It might be late March right now as I write this, but every time I step outside of the bar for a smoke, the cold air hits my face, and it's cold enough that it hurts. I can't help but wonder why I haven't hopped on a plane to get my ass out of this miserable city and tail to it Bali, Monaco, or Puerto Rico where I have friends and family living exceptionally well as broke ex pats.

And it seems to me that I keep running across the same dead horse whenever I decide to trek back to the couch that I'm currently living on. Its carcass has been lying in the street around the block from my favorite watering hole for nearly five years from when I first beat it to death.

I always come back to it when I'm nursing a mean whiskey drunk to poke and prod.

The squirrels, birds, and city stray cats have long had their go at it. Its meat and muscle have been torn out well before I developed my receding hairline.

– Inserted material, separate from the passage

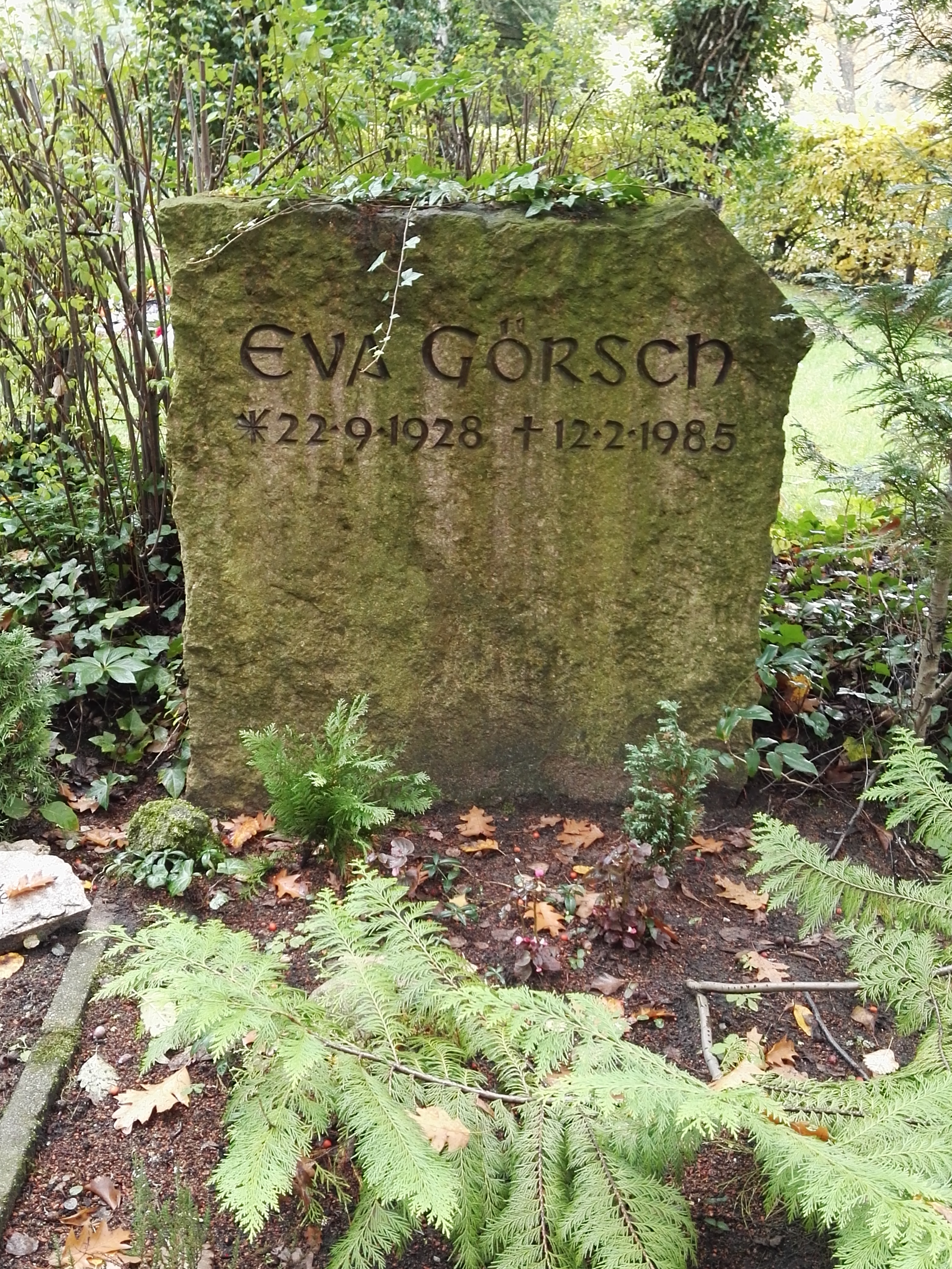 Grab von Eva Görsch auf dem Zentralfriedhof Friedrichsfelde
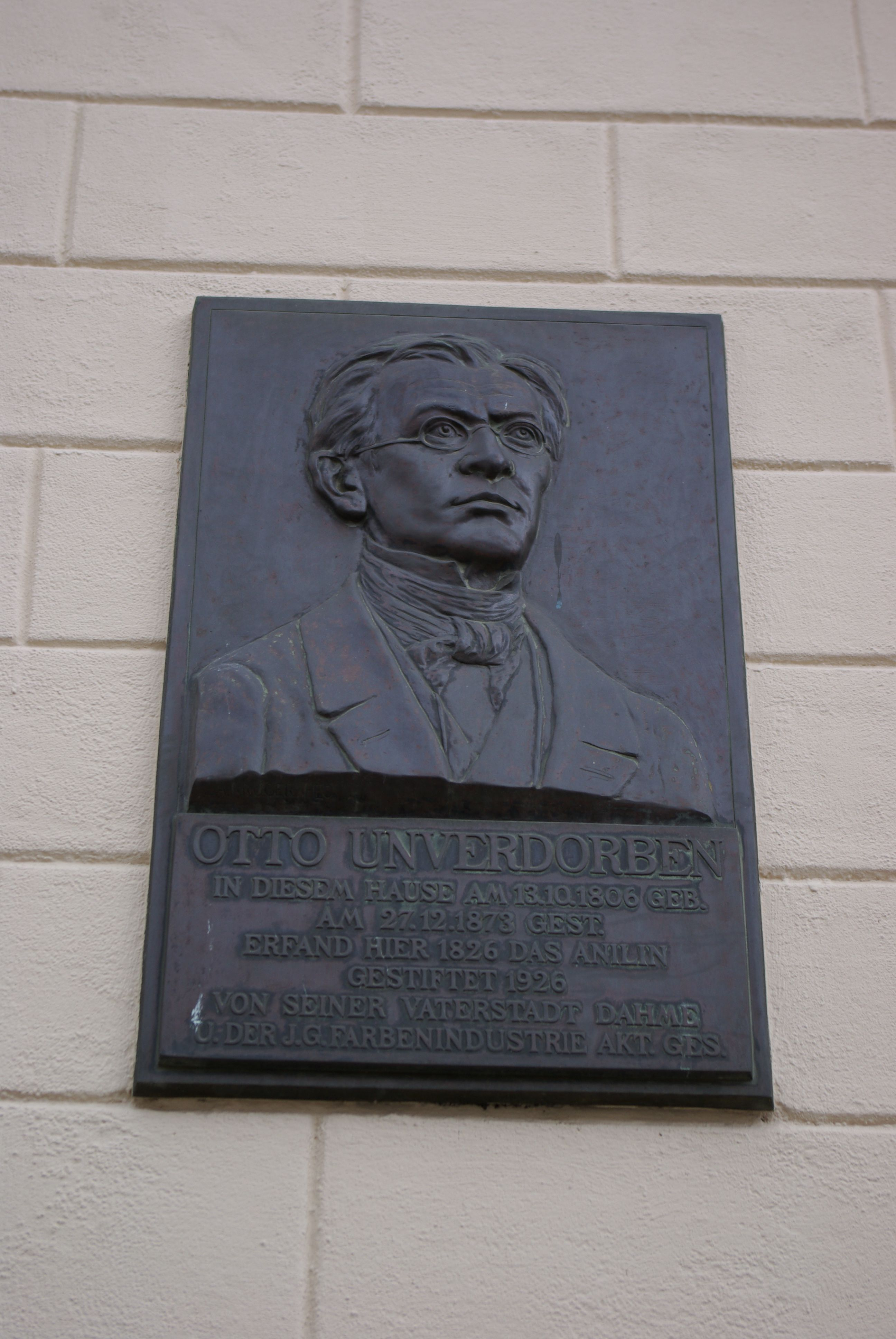 Dahme/Mark in Brandenburg. Die Gedenktafel an Otto Unverdorben am Haus Hauptstraße 46/47. Unverdorben hat 1826 das Anilin in diesem Haus erfunden.

There's barely anything even left of its skeleton, just a few bones that I haven't yet kicked down the street into a gutter on my walk home from the bar.

That horse once had a name. I called it the Philadelphia Film Community.

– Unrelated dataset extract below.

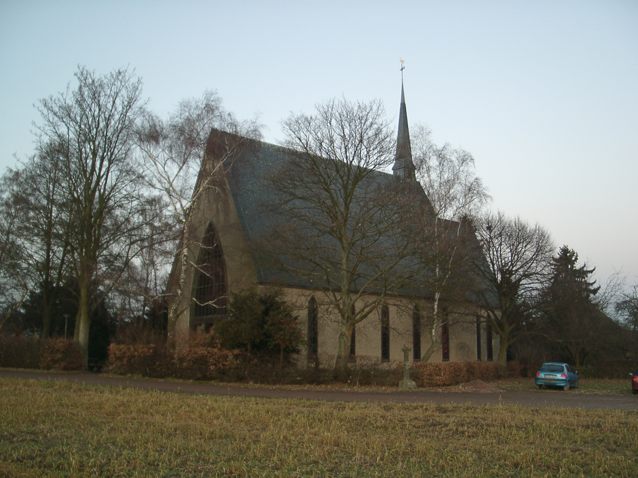 Schwanenkirche bei Roes (Eifel)
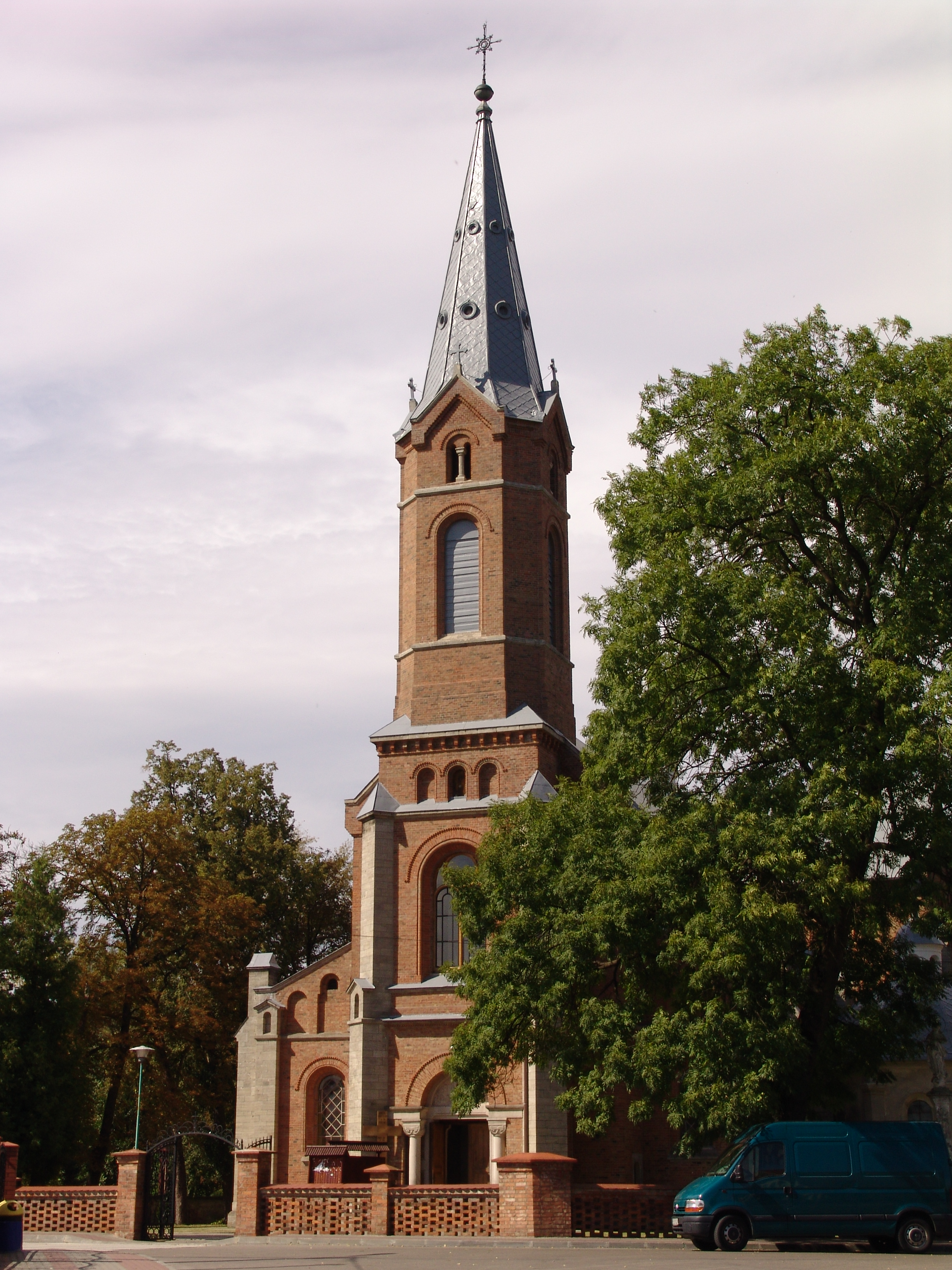 Połaniec - kościół par. p.w. św. Marcina (widok od południowej strony - frontu)

What more can I say that I haven't already ranted on in length in the past?

I've never been all that adept at film news blogging. I've never been that interested in writing puff pieces on new films and film festivals for free just so that I could feel like I was some privileged insider.

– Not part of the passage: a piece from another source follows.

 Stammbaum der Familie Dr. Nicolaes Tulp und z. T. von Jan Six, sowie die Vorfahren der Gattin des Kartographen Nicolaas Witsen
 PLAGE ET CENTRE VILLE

There's a story behind everything, and anymore, that story seems to be getting repeated too often.

The film industry is dying, film festivals have lost almost all of their purpose being a mostly redundant and homogenized circle jerk.

But if there's one thing that my home town has always excelled at, whether anyone living outside of it are aware, is that we have a strong DIY culture.

You can do things in Philadelphia that you can't in other major cities. You can start your own film festival and book screenings at awesome and unique venues with bands and other live performers, and you can do it on the cheap. You can organize a $50,000 event for $5000, a $100,000 one for $10,000.

Philadelphia provides an environment that allows individuals who aren't living on trust funds, whose parents aren't famous artists, or well connected industry folks, or who come from big oil money to be entrepreneurs. Here, ambitious cash poor individuals can go out and strike out something for themselves.

The only problem is that Philadelphia is also known for something else beyond its punk and DIY scene. It's known for its bar culture, and honestly, most people here would rather spend their night at their corner tap room then support their art/film community.

And even with over 20 some colleges and universities around, it seems that most of all those art school kids living in the big city would rather spend their nights taking selfies at EDM parties with names like "Finger Banger."

Where you won't find many of those Instagram taking, french beret, striped shirt wearing hip cats is at any of the city's many phenomenal independent film, art, and performance spaces.

And that is why I'm back waving this wet, stinky, rotted horse skull in your face.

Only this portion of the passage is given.